Controlled substance-A drug, substance or immediate precursor included in Schedules I through V of The Controlled Substance, Drug, Device and Cosmetic Act (35 P.S. §§ 780-101-780-144) or that are controlled substances under Federal law as set forth at 21 U.S.C. § 812 (relating to schedules of controlled substances).

OTP-Opioid Treatment Program-A program engaged in opioid use disorder treatment of individuals with medications for opioid use disorder registered under the Controlled Substances Act at 21 U.S.C. § 823(h)(1)) (relating to registration requirements).

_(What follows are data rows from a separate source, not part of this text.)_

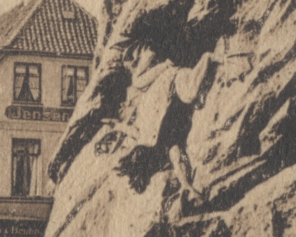 Foto Bismarckbrunnen von 1903 geerbt Frosch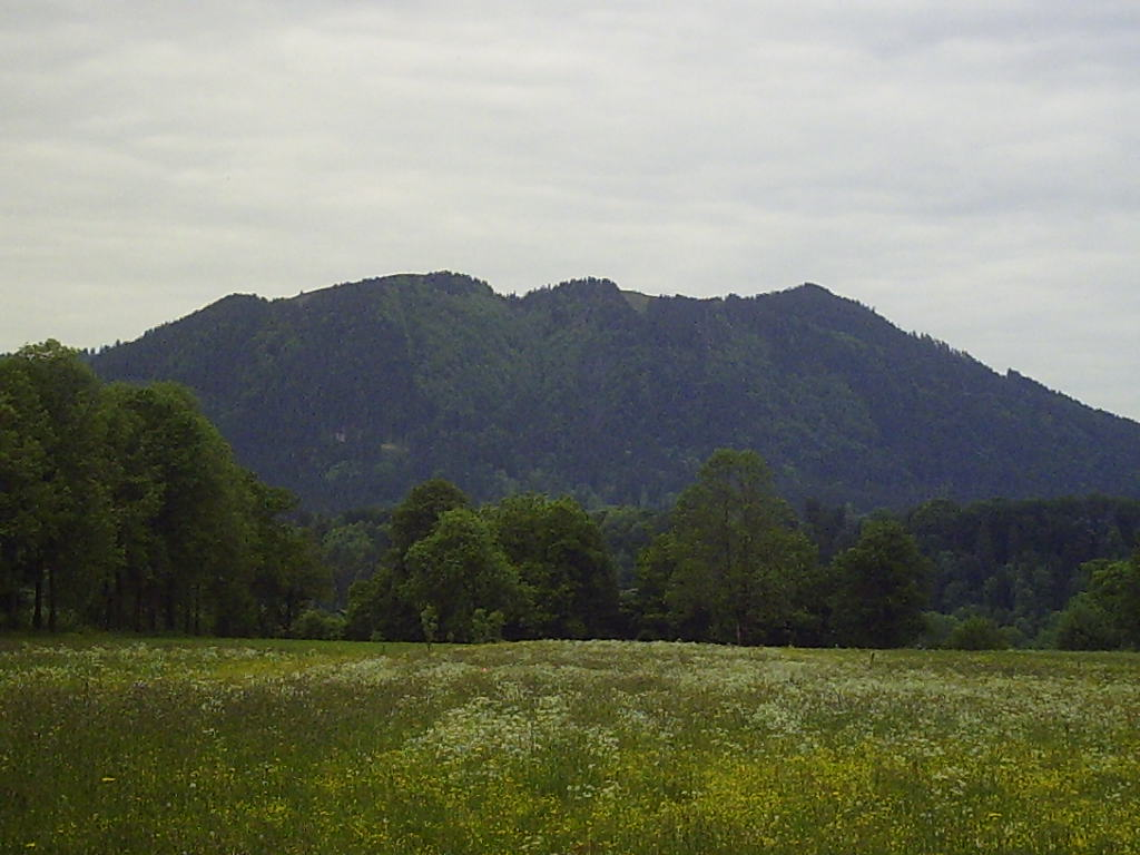 Heiglkopf (ehem. Hitler-Berg), Wackersberger Höhe (ehem. Hindenburg-Höhe) und Blomberg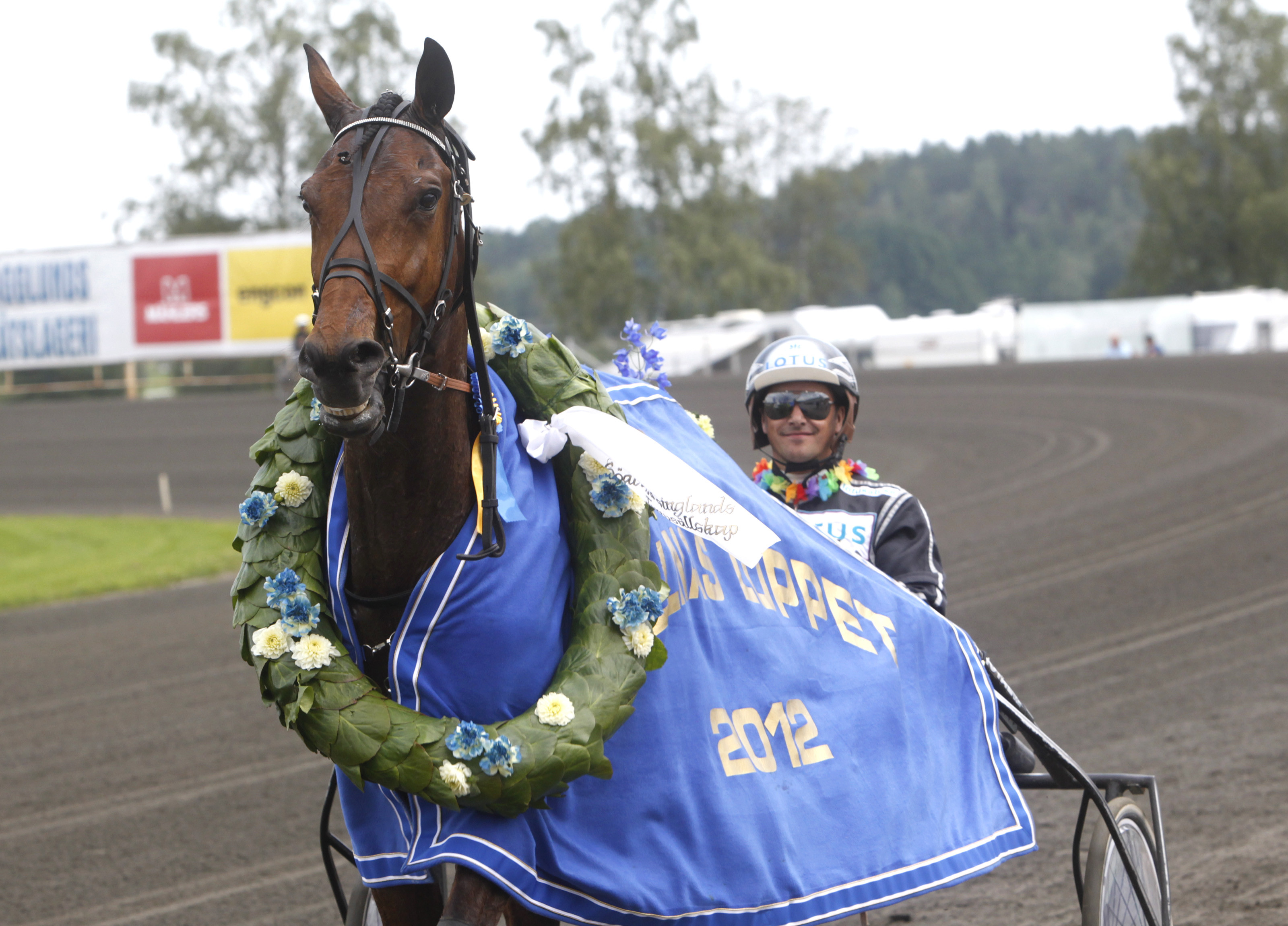 Kusken Robert Bergh och travaren Nahar vinner Bollnäsloppet 2012.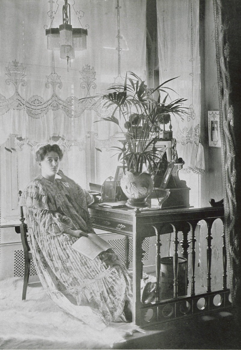 Gertrud Arnold, deutsche Schauspielerin (1873-1931), aufgenommen 1904.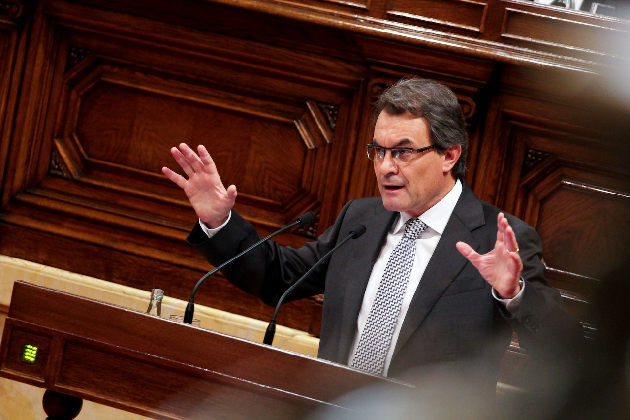 Foto: Parlament de Catalunya. Job Vermeulen.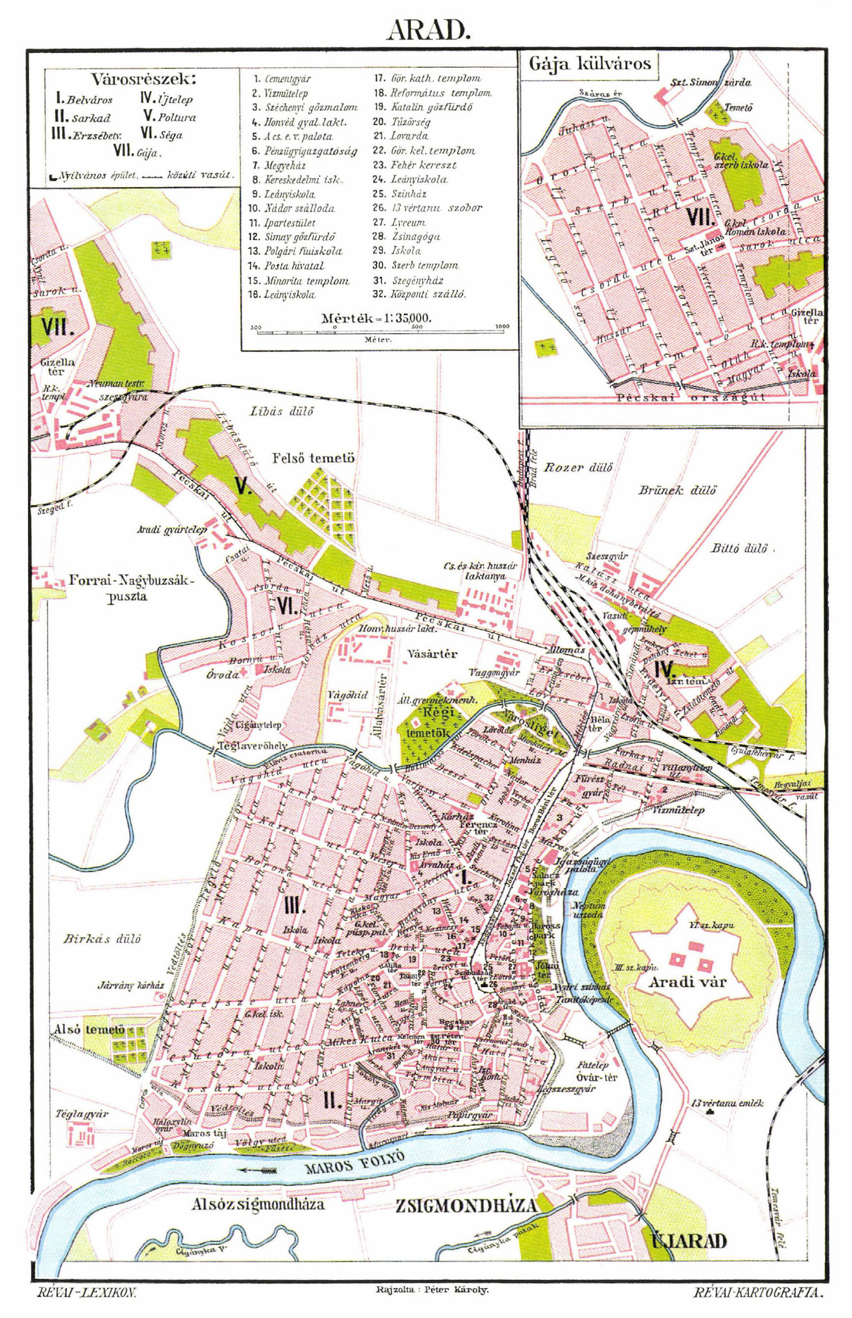 Révai Lexikon, Rajzolta: Péter Károly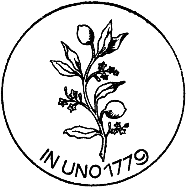 Siegel der Oberlausitzischer Gesellschaft der Wissenschaften 1779; Das Siegel der Gesellschaft konzipierte zeitnah Karl Adolph von Schachmann. Es zeigt einen blühenden Orangenzweig mit zwei Früchten sowie einer Umschrift: "Soc: Lusatiae sup:" und der Unterschrift: "in uno".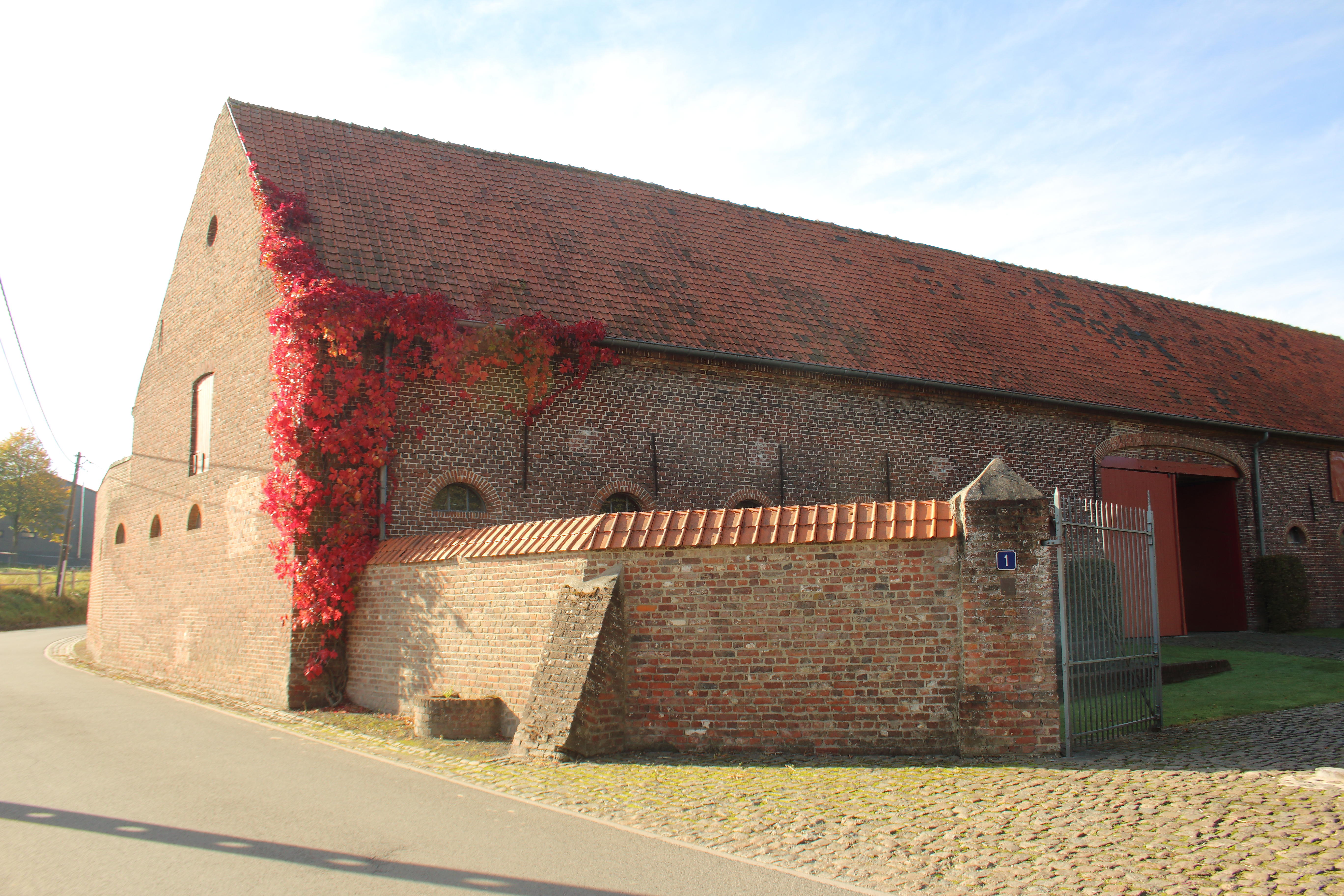 Ruddershoeve, Ruddershovestraat, Velzeke-Ruddershove, Zottegem, Vlaanderen, België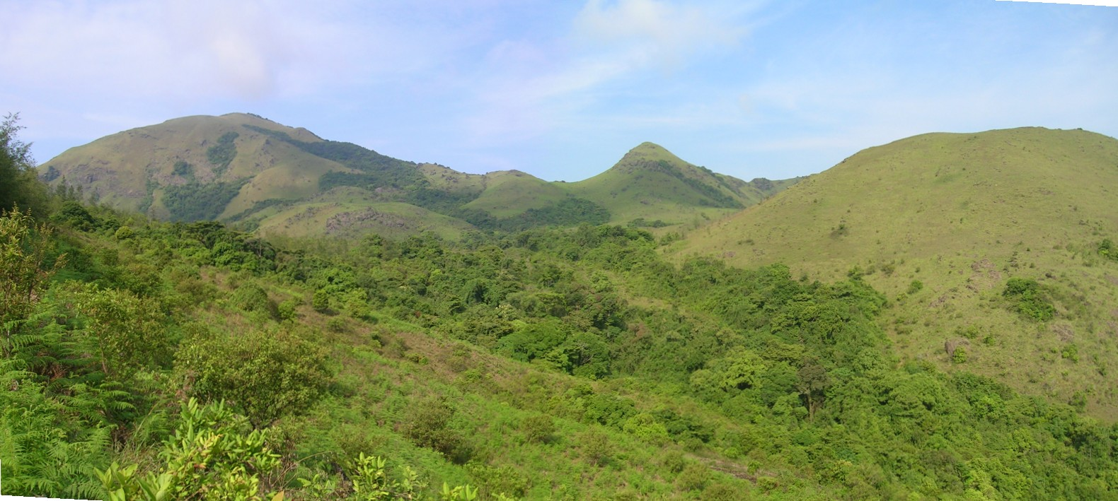 Tadiandamol panorama, Coorg Photo by L. Shyamal, Coorg, 2006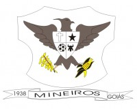 Brasão de Armas do município de Mineiros, Goiás, Brasil.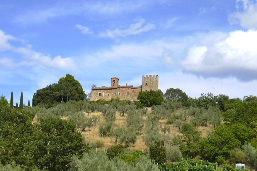 Badia di Sant Arcangelo

Telehealth-The delivery and facilitation of health care services by telecommunications and digital communication technologies, including Health Insurance Portability and Accountability Act (HIPPA)-compliant video and audio-only communication platforms.

49 Pa. Code r. 16.92

The provisions of this § 16.92 amended June 21, 2013, effective 6/22/2013, 43 Pa.B. 3347.
Amended by Pennsylvania Bulletin, Vol 54, No. 51. December 21, 2024, effective 12/21/2024

The provisions of this § 16.92 amended under section 8 of the Medical Practice Act of 1985 (63 P. S. § 422.8).

This section cited in 49 Pa. Code § 18.6a (relating to prescribing, dispensing and administering drugs); 49 Pa. Code § 18.157 (relating to administration of controlled substances and whole blood and blood components); and 49 Pa. Code § 18.158 (relating to prescribing and dispensing drugs, pharmaceutical aids and devices).